Toxic Parents: Overcoming Their Hurtful Legacy and Reclaiming Your Life by Susan Forward, Ph.D.- highly recommended for anyone from a dysfunctional family. It talks about how controlling, verbally, physically, and/or sexually abusive, substance-abusing, immature and/or neglectful parents emotionally damage their kids, and how, as an adult, you can recover. It also talks a lot and quite specifically about how to deal with your parents now that you are an adult. You think when you are a kid that when you grow up it will all be different, but even if you are estranged from your parents or one or both has died, they continue to be a part of your life and how you feel about yourself. This book gives helpful advice on how to manage those relationships and feel good about yourself regardless of how your parents act. There's also an excellent chapter on dysfunctional family systems. This is important because families are not just a collection of individuals; they have their own dynamic that you have to work with.

The Intimacy Struggle by Janet G. Woititz- Originally written for adult children of alcoholics, Woititz expanded to book to include everyone who grew up in a dysfunctional family and who, as a result, can only guess at what a healthy relationship is supposed to be like. It talks about myths that adults often hold in relationships that stem from childhood trauma, such as- "If you find out that I'm not perfect, you will abandon me." This comes from a fear of abandonment, which she says cuts deeper than mere rejection for someone from a dysfunctional family. "The abandonment you feel relates more to the time when your parents were inattentive and you felt so isolated that you believed you would either no longer exist or would die." (page 17) In addition, it is common for adult children to be perfectionists or workaholics because we think we have to earn people's love and respect, the way we tried to be good for our parents so they would love and care for us. We never feel good enough, though, just like we could never be good enough to make our parents act differently.
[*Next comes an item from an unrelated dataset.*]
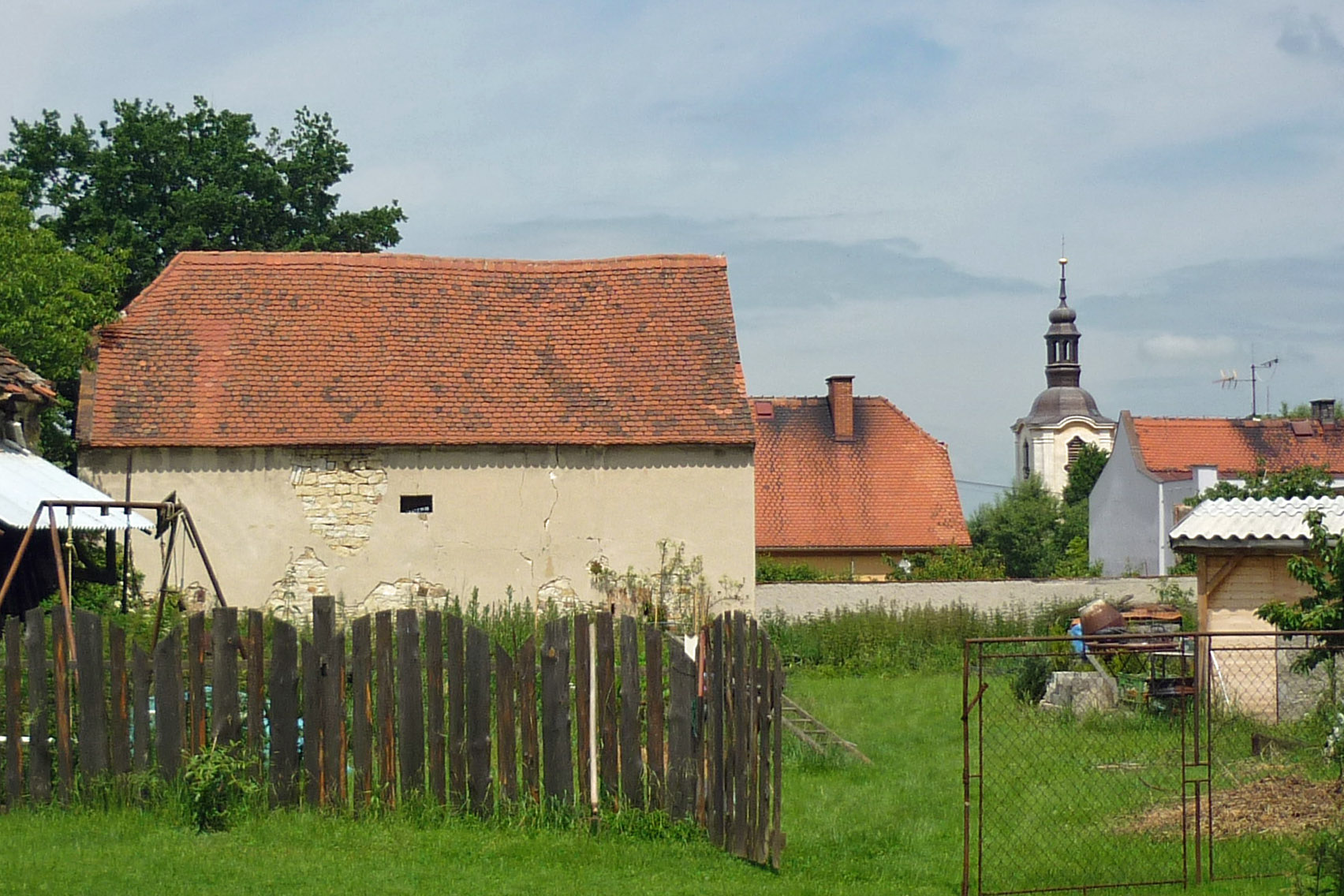 Ehemalige Synagoge in Liebeschitz bei Saaz. Die Jüdische Gemeinde in Liebeschitz bestand bis 1931.

The book also addresses the fear that being vulnerable will always lead to pain, that conflict and anger always leads to violence and abuse and so cannot be expressed, guilt and shame, issues with trust and boundaries, and the fear of being found out (i.e. if you really knew me, you wouldn't like me anymore.) This book made sense to me, and I got a lot of insight on why I feel so much anxiety about relationships.

Right now, I'm reading The Survivor's Guide to Sex: How to Have an Empowered Sex Life After Childhood Sexual Abuse by Staci Haines, on the recommendation of a friend of mine. (I owe you that Tori Amos CD!) It was kind of embarrassing to buy from the bookstore, but well worth it so far.

So maybe it was all the books. And my latent superhero powers. Onward!